Nice looking tank! Someone on the forum is sending some MTS, all I had to pay was shipping. What do you mean by the GH is low? What is your GH and why does that mean no snails?


----------



## Hilde (May 19, 2008)

JacobL said:


> What do you mean by the GH is low? What is your GH and why does that mean no snails?


Gh and kh were 2 . The snails died in my tank.

After I reset the 29 gallon up I would like to try some Malaysian snails. Dosing with Seachem equilibrium the gh and kh are increasing in 10 gallon planted, which is temporary.


----------



## JacobL (Aug 3, 2010)

Hilde said:


> Gh and kh were 2 . The snails died in my tank.
> 
> After I reset the 29 gallon up I would like to try some Malaysian snails. Dosing with Seachem equilibrium the gh and kh are increasing in 10 gallon planted, which is temporary.


Uh oh, I had never heard that snails do not do well in low gh? Mine is about 3 or 4, will my snails likely die as well?


----------



## Hilde (May 19, 2008)

JacobL said:


> Uh oh, I had never heard that snails do not do well in low gh? Mine is about 3 or 4, will my snails likely die as well?
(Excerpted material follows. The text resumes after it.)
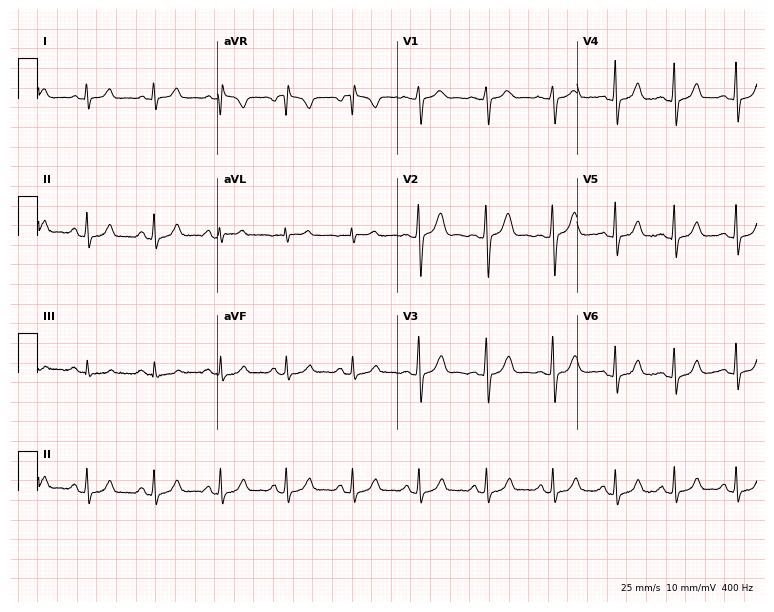
ECG — a female, 26 years old. Labelled as a normal ECG.

Read that they can adapt but sometimes the soft acid water will melt their shell. iIf you ph is low too you can add oyster grit, some bird gravels, and it will increase it.


----------



## nicks7.1985 (Aug 11, 2010)

does anyone have a suggestion of where i can safely buy cheap plants online?


----------



## JacobL (Aug 3, 2010)

nicks7.1985 said:


> does anyone have a suggestion of where i can safely buy cheap plants online?


Definitely check out the swap N shop section of this forum, there are always people selling stuff for pretty cheap. You can also post a thread with what you are looking for and someone may have and be willing to sell to you. I didn't know about it when I ordered my plant package, which was from freshwateraquariumplants.com
Also check out aquariumplants.com I'm sure there are tons more but those are the only ones I really know of.


----------



## Hilde (May 19, 2008)

nicks7.1985 said:


> does anyone have a suggestion of where i can safely buy cheap plants online?


Some buy from aquariumplants. From Aquaticmagic on Ebay I have gotten ferns for $3. One plant was like 2.


----------